§ Given data:

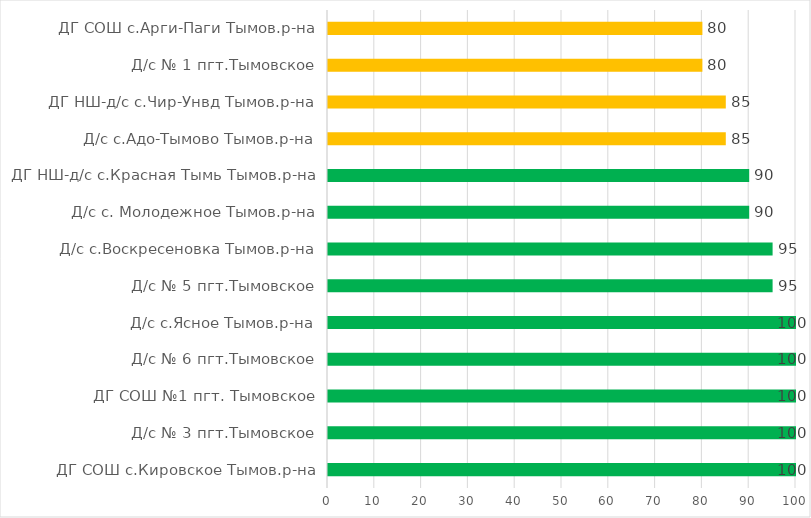
| Category | Series 0 |
|---|---|
| ДГ СОШ с.Кировское Тымов.р-на | 100 |
| Д/с № 3 пгт.Тымовское | 100 |
| ДГ СОШ №1 пгт. Тымовское | 100 |
| Д/с № 6 пгт.Тымовское | 100 |
| Д/с с.Ясное Тымов.р-на | 100 |
| Д/с № 5 пгт.Тымовское | 95 |
| Д/с с.Воскресеновка Тымов.р-на | 95 |
| Д/с с. Молодежное Тымов.р-на | 90 |
| ДГ НШ-д/с с.Красная Тымь Тымов.р-на | 90 |
| Д/с с.Адо-Тымово Тымов.р-на | 85 |
| ДГ НШ-д/с с.Чир-Унвд Тымов.р-на | 85 |
| Д/с № 1 пгт.Тымовское | 80 |
| ДГ СОШ с.Арги-Паги Тымов.р-на | 80 |

§ Work required: Reproduce the lines above letter for letter. The pictures stay behind.

§ Solution to this task:
| Category | Series 0 |
|---|---|
| ДГ СОШ с.Кировское Тымов.р-на | 100 |
| Д/с № 3 пгт.Тымовское | 100 |
| ДГ СОШ №1 пгт. Тымовское | 100 |
| Д/с № 6 пгт.Тымовское | 100 |
| Д/с с.Ясное Тымов.р-на | 100 |
| Д/с № 5 пгт.Тымовское | 95 |
| Д/с с.Воскресеновка Тымов.р-на | 95 |
| Д/с с. Молодежное Тымов.р-на | 90 |
| ДГ НШ-д/с с.Красная Тымь Тымов.р-на | 90 |
| Д/с с.Адо-Тымово Тымов.р-на | 85 |
| ДГ НШ-д/с с.Чир-Унвд Тымов.р-на | 85 |
| Д/с № 1 пгт.Тымовское | 80 |
| ДГ СОШ с.Арги-Паги Тымов.р-на | 80 |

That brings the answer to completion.